In: Statistics and Probability
Prof. Weiner is interested in analyzing the distribution of the variable X=’grading in Microeconomics for Policy Analysis’. He collected administrative information from the School from 1990 to 2010 and based on this data he concludes X follows a normal distribution with mean 75 and variance 30.
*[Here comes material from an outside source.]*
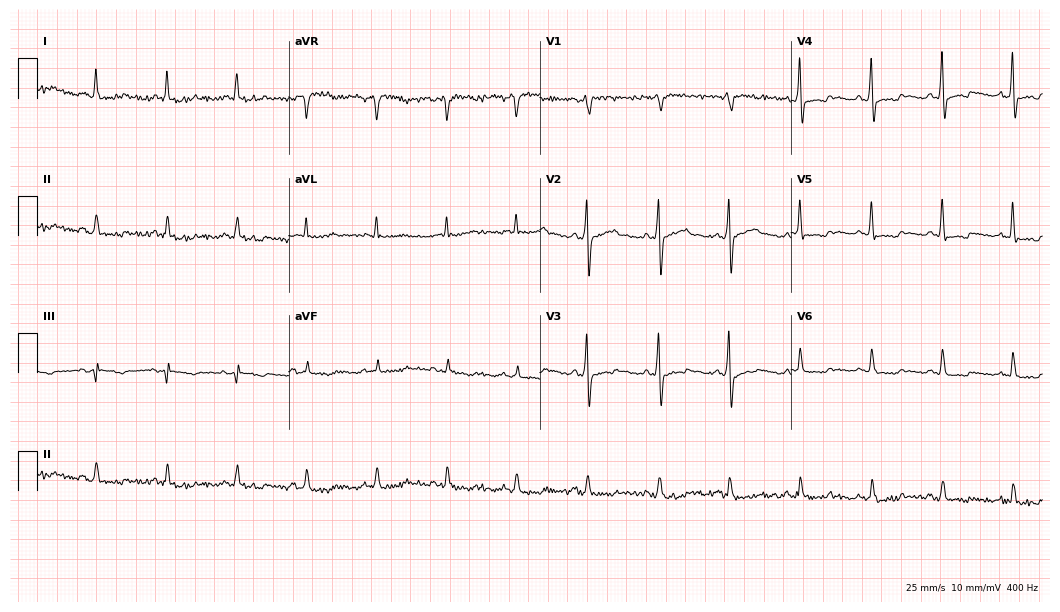
Standard 12-lead ECG recorded from a 74-year-old male patient. Read as a normal ECG.

2.1 What is the probability that a typical student from the current cohort enrolled in Microeconomics for Policy Analysis receives a grade above 80?
2.2 Between what values will the grades of 95% of all students in the current cohort fall?
2.3 Find the value that represents the 25th and 75th percentile of this distribution. Then, find the interquartile range. Can a student who got 45 be considered a potential outlier?
a)
µ = 75
σ² = 30
P ( X >80) = P( (X-µ)/σ ≥ (80-75)/√30)
= P(Z >0.91) = P( Z <-0.913) = 0.1807(answer)
2.2)
µ = 39.2
σ =√30 = 1.9
proportion=0.9500
proportion left 0.0500is equally distributed both left and right side of normal curve
z value at0.025= ±1.960 (excel formula =NORMSINV(0.05/ 2 ) )
z = ( x - µ ) / σ
so, X = z σ + µ =
X1 =-1.960*1.9+39.2=35.4761
X2 =1.960*1.9+39.2=42.9239
2.3)
P(X≤x) =0.2500
Z value at 0.25=-0.6745(excel formula =NORMSINV(0.25) )
z=(x-µ)/σ
so, X=zσ+µ=-0.674*5.477225575+75
X=71.3057
so, 25th percentile = 71.31 (answer)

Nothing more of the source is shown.